Ningún ejemplo tan escandaloso como la permanencia del funcionario de la SEP que describe la política educativa de este sexenio como una imperdonable traición al movimiento. Resulta difícil imaginar algún otro gobierno que se comportara de esa manera ante una denuncia que viene desde dentro. Un funcionario del gobierno de Claudia Sheinbaum ha declarado públicamente que el gobierno de Claudia Sheinbaum traiciona eso que llaman graciosamente "humanismo mexicano". La acusación es la más grave que pudiera imaginarse dentro de la secta. El burócrata se coloca como defensor de la pureza ideológica y llama infiel a la jefa del estado mexicano. Seguro de su blindaje, el autor de los bodrios de texto gratuitos convoca a la insurrección magisterial, y lo hace desde su oficina en el gobierno federal. La presidenta Sheinbaum decide no escuchar la amenaza, ignorar el llamado a la rebeldía y dejar al insurrecto en su escritorio y con su quincena intacta.
El propósito de la unidad no proviene de un mero cálculo electoral. Se trata de una estrategia de gobierno, de una confesión de debilidad. El ejecutivo más poderoso de las últimas décadas se percibe frágil. Vulnerable, sobre todo, a las extorsiones que vienen de dentro. Por ello, más que ganar elecciones, lo que busca la presidenta es garantizar la gobernabilidad en el país a través de una cadena de concesiones. Si hay un reflejo distinguible en la política de Sheinbaum es ese: ceder, conceder. De la misma manera que actúa frente a Trump, es decir, cediendo y cediendo, se comporta frente a los poderes reales dentro de su coalición. Ese es, hasta el momento, el resorte primario de la presidencia de Sheinbaum.

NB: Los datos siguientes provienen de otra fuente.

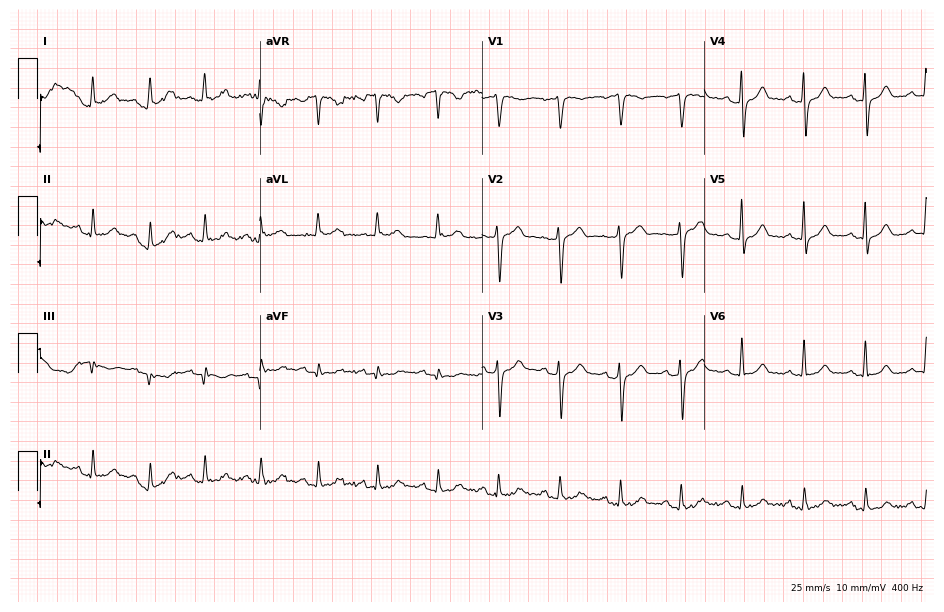
12-lead ECG from a 74-year-old female. Labelled as a normal ECG.

Afuera y adentro: ceder.
La moneda de la impunidad es, desde luego, la justicia selectiva. A unos se premia, a otros se les aleja. A quienes se persigue es, siempre a los prescindibles. El lema es claro: en la aplicación de la ley, por el bien de la unidad, primero los débiles. A quienes carecen de conexiones políticas, a quienes están fuera del circuito del padrino puede aplicarse con toda severidad la ley. El caso del tren interoceánico es indignante. En la maraña de irresponsabilidades criminales, un conductor es elegido para cargar con la culpa de decenas de muertes. El castigo del personaje más débil es empleado para justificar el discurso de que la ley es igual para todos y que la presidenta se toma la justicia en serio. El crimen del tren pone en práctica la doctrina oficial de la impunidad.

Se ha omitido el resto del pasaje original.